The Company has reclassified its assets and liabilities shown as per previous indian GAAP to confirm with the disclosure requirement of Ind AS and schedule III of the Companies Act 2013.

Note 7: Leases

Operating Leases :

The Company has entered into leasing arrangements for lease of premises with lease terms ranging between 2 to 3 years. The Company has the option to renew the leases upon expiry based on mutually agreed terms to be decided upon at the time of renewal of leases. Lease payments recognized in the Statement of Profit and Loss : 31 March 2018 : Rs.27.46 lacs (31 March 2017 : Rs.28.78 lacs)

Note 8: Research and development costs

The Company has an inhouse research and development department which concentrates on product development and developing new products. Research and development costs that are not eligible for capitalisation have been expensed out in the respective years. The total amount of research and development cost expensed out in the year ended 31 March 2018 was Rs.70.23 lacs (31 March 2017: Rs.63.95 lacs).

Note 9: Disclosure in terms of Indian Accounting Standard 11 on the Accounting of Construction Contracts is as under:

The Company has recognized unbilled revenue during the year in respect of high value, long delivery orders which are delivered in parts over the execution period. The Unbilled revenue is calculated based on percentage of completion of individual contracts.
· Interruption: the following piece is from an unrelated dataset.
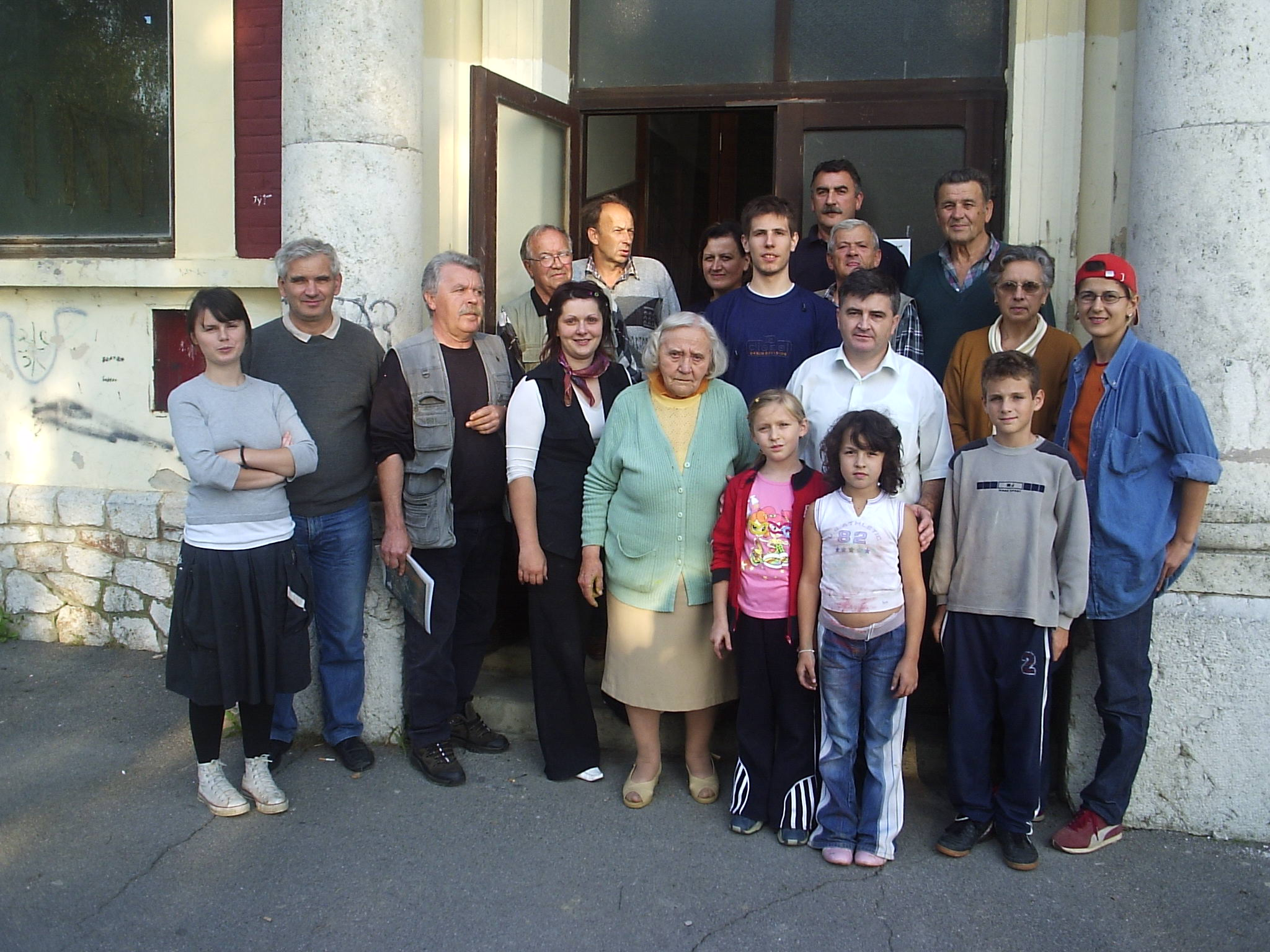 en: Đola 2005., art colony, Darda, 2005. Đola 2005., likovna kolonija, Darda, 2005.

Note 10: New standards / amendments to existing standards issued but not yet adopted:

Following are the new standards / amendments to existing standards which have been issued by The Ministry of Corporate Affairs (''MCA'') that are not effective for the reporting period and have not been early adopted by the Company:

a. Issue of Ind AS 115 - Revenue from Contracts with Customers:

On March 28, 2018, the Ministry of Corporate Affairs (MCA) notified the new revenue recognition standard, viz., Ind AS 115 Revenue from Contracts with Customers. Ind AS 115 is applicable to the Company for the financial years beginning on or after April 1, 2018 for all the companies who have migrated to Ind AS. The new standard establishes a five step model related to revenue recognition from contracts with customers. It permits either ''full retrospective'' adoption in which the standard is applied to all of the periods presented or a ''modified retrospective'' adoption.

The Company is evaluating its various contractual arrangement and the available transition methods. The Company has established a team for evaluation of the contracts with customers to implement Ind-AS 115. Reliable estimates of the quantitative impact of Ind-AS 115 on the financial statements will be possible after a detailed evaluation.

b. Amendment to existing standards:

The MCA has also carried out amendments of the following accounting standards, applicable to the Company:

i. Ind AS 21 - The Effects of Changes in Foreign Exchange Rates;

ii. Ind AS 12 - Income Taxes

Application of above amendments are not expected to have any significant impact on the Company''s financial statements.